» INFORMATION GIVEN:
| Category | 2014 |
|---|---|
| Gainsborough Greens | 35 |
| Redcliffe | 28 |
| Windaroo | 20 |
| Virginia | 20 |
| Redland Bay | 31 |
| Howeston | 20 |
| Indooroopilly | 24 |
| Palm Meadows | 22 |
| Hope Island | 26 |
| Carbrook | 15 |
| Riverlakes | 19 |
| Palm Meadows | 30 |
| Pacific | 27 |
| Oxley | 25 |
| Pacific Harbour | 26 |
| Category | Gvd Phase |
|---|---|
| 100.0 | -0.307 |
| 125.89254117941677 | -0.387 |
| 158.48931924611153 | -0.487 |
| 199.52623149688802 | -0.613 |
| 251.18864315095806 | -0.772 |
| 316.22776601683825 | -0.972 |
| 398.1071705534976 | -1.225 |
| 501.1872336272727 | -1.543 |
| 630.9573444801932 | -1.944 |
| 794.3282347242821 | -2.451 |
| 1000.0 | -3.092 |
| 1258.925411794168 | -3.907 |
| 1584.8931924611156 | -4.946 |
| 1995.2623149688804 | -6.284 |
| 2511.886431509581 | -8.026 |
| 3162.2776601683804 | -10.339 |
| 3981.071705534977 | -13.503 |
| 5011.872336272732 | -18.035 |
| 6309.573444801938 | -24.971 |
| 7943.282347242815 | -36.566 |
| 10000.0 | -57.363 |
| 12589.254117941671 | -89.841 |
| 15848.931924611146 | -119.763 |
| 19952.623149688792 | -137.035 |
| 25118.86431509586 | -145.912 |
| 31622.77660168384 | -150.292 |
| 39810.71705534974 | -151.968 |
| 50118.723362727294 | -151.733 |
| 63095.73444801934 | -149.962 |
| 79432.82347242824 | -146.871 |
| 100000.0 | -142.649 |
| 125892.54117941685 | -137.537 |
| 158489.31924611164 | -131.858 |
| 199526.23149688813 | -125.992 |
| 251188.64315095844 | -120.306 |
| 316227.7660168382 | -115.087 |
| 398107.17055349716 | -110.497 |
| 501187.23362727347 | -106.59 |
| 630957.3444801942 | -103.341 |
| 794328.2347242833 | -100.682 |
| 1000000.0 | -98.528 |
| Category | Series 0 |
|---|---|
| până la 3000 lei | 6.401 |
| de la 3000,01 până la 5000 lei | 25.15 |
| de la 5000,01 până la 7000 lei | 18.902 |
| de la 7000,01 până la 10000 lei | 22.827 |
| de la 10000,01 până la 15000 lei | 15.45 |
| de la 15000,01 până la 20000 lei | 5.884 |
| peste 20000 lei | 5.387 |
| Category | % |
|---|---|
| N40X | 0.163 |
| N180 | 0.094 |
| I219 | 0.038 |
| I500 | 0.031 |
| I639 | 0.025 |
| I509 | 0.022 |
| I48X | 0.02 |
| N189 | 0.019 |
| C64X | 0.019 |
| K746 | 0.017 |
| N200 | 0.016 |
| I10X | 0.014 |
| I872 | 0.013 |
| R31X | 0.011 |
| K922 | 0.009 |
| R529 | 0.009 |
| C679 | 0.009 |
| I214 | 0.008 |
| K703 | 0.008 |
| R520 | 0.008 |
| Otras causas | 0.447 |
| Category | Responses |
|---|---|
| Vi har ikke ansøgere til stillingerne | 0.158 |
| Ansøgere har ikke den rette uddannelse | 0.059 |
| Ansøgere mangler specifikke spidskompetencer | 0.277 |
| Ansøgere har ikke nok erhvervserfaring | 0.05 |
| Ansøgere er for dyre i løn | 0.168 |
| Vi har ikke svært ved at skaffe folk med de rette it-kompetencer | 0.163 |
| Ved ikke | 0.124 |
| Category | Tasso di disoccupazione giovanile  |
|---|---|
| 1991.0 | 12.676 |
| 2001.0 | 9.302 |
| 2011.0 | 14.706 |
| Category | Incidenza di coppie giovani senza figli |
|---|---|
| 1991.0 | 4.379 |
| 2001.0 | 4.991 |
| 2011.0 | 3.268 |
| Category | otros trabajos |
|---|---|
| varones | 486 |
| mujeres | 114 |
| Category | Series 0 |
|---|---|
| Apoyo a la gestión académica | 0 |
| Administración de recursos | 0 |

» EXERCISE GOAL: Your answer must be the lines from the one containing "2011.0 | 3.268 |" through the last line of the entries, copied exactly, with no other lines.

» RESPONSE TO THE TASK:
| 2011.0 | 3.268 |
| Category | otros trabajos |
|---|---|
| varones | 486 |
| mujeres | 114 |
| Category | Series 0 |
|---|---|
| Apoyo a la gestión académica | 0 |
| Administración de recursos | 0 |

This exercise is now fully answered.